4. Colorazione immunofluorescente e imaging di fusioni a celle cellulari

NOT: Le cellule fuse possono essere immagini vive o dopo la fissazione e un'ulteriore colorazione fluorescente (o entrambe), a seconda degli esperimenti e delle misurazioni necessarie.

  1. Imaging a celle vive
    1. Sostituire il mezzo di crescita con un mezzo di imaging senza fenolo rosso (Tabella dei materiali)e procedere direttamente all'imaging.
  2. Fissaggio e colorazione
    1. Preparare fresco 4% paraformaldeide (PFA) in PBS.
    2. Fissare le cellule incubandole in 100 :L di 4% PFA per 15 min a RT. Rimuovere PFA dopo 15 min.
      ATTENZIONE: Il PFA è tossico quando viene inalato, quindi questo passaggio deve essere eseguito in una cappa di fumi con attrezzature protettive personali appropriate.
      NOT: Dopo la correzione, l'esperimento può essere sospeso e riavviato in un secondo momento, se necessario. Se necessario, conservare il campione a 4 gradi centigradi, protetto dalla luce.
    3. Lavare le cellule 3x in 200 - L di PBS a RT.
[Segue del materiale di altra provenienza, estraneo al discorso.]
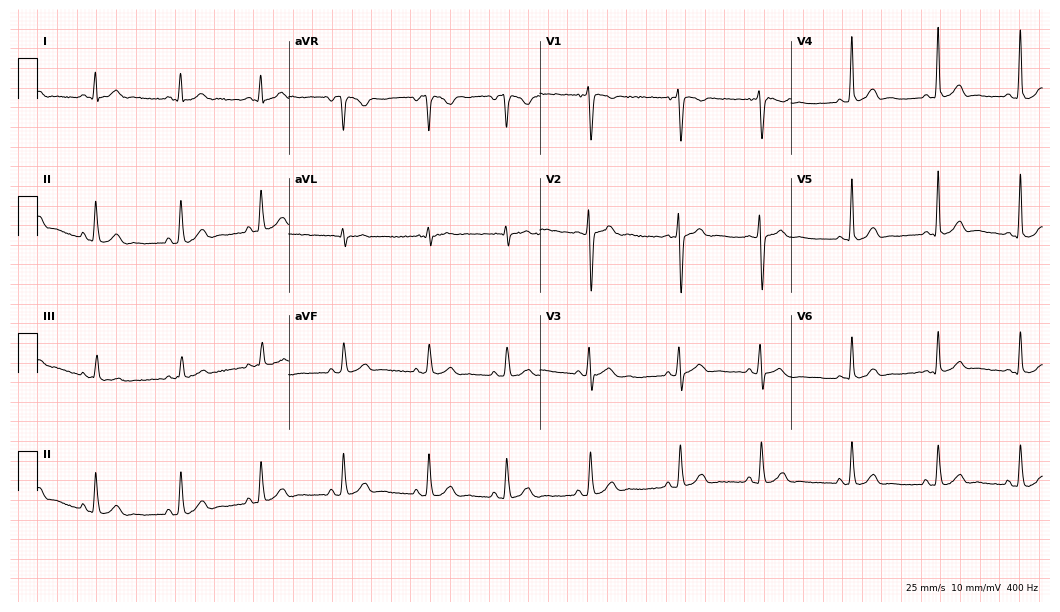
Electrocardiogram (10.2-second recording at 400 Hz), an 18-year-old male patient. Overall reading on record: normal ECG.

    4. Permeabilizzare le cellule per 10 min a RT in 200 , luna dello 0,1% di surfactant nonionico (Tabella dei materiali) e dello 0,1% di detersivo nonionico ( Tabella deimateriali) diluito in PBS.
    5. Bloccare in 200 - L di 3% di siero bovino albumina in PBS per 30 min a RT.
    6. Incubare con anticorpi in 150 gradi L di PBS contenente il 3% di albumina del siero bovino e lo 0,1% di surfactant nonionico e lo 0,05% del detergente nonionico per 1 h a RT.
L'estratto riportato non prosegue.